It is a kernel-based machine learning algorithm that extends the principles of Support Vector Machines (SVM) to regression tasks. It aims to find a function that approximates the target outputs within a specified margin of tolerance ($\epsilon$), while also minimizing model complexity.
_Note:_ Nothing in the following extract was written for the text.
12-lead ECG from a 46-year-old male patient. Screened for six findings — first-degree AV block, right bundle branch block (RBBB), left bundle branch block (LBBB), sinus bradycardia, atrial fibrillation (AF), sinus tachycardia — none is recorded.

In this setup, two separate SVR models were used to predict geographical coordinates:

- `model_SVR-LAT` for latitude
- `model_SVR-LON` for longitude

#### Hyperparameters 

- Kernel type: `linear`, `polynomial`

- Regularization parameter `C`: **0.05, 0.1, 0.2, 0.3**

- `Epsilon`: **0.01, 0.04, 0.1, 0.2, 0.3**

In [None]:
# Create two LGBMR models
model_SVR_lat = SVR(kernel='rbf', C=0.3, epsilon=0.01)
model_SVR_lat.fit(X_train, Y1_train.ravel())  

model_SVR_lon = SVR(kernel='rbf', C=0.3, epsilon=0.01)
model_SVR_lon.fit(X_train, Y2_train.ravel())
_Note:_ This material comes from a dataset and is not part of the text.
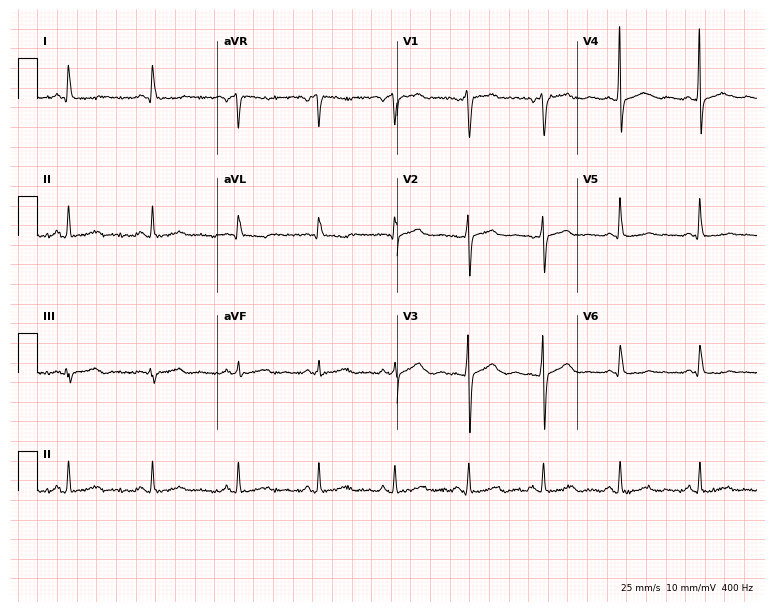
Standard 12-lead ECG recorded from a 46-year-old female patient (7.3-second recording at 400 Hz). None of these six findings is recorded: first-degree AV block, right bundle branch block (RBBB), left bundle branch block (LBBB), sinus bradycardia, atrial fibrillation (AF), sinus tachycardia. Findings outside these six are not listed.

## 6.  Artificial Neural Network (ANN)


The Artificial Neural Network (ANN) model is a fully connected feedforward network designed to learn complex nonlinear relationships between RSSI-based features and device position. It is composed of multiple dense layers with decreasing neuron counts and dropout regularization to prevent overfitting.


#### Hyperparameters:

- Dense layers:
  - `Layer 1`: 512 neurons
  - `Layer 2`: 256 neurons
  - `Layer 3`: 256 neurons
  - `Layer 4`: 128 neurons
- Activation function: `ReLU`
- Dropout rate: `0.1` after each layer
- Activation: `linear`
- Training epochs:  max. **150**
- Learning rate: **0.0001**
- Optimizer: Adam
- Output layer: 2 neurons (for latitude and longitude)

In [None]:
# Create ANN model
ANN_model = keras.Sequential([
    keras.layers.Dense(512, activation='relu', input_shape=(X_train.shape[1],)),
    keras.layers.Dropout(0.1),
    keras.layers.Dense(256, activation='relu'),
    keras.layers.Dropout(0.1),
    keras.layers.Dense(256, activation='relu'),
    keras.layers.Dropout(0.1),
    keras.layers.Dense(128, activation='relu'),
    keras.layers.Dropout(0.1),

    keras.layers.Dense(2, activation='linear')  # Predicting [latitude, longitude]
    ])

ANN_model.compile(optimizer=keras.optimizers.Adam(learning_rate=0.0001),loss='mse', metrics=['mae']) 


In [19]:
ANN_model.summary()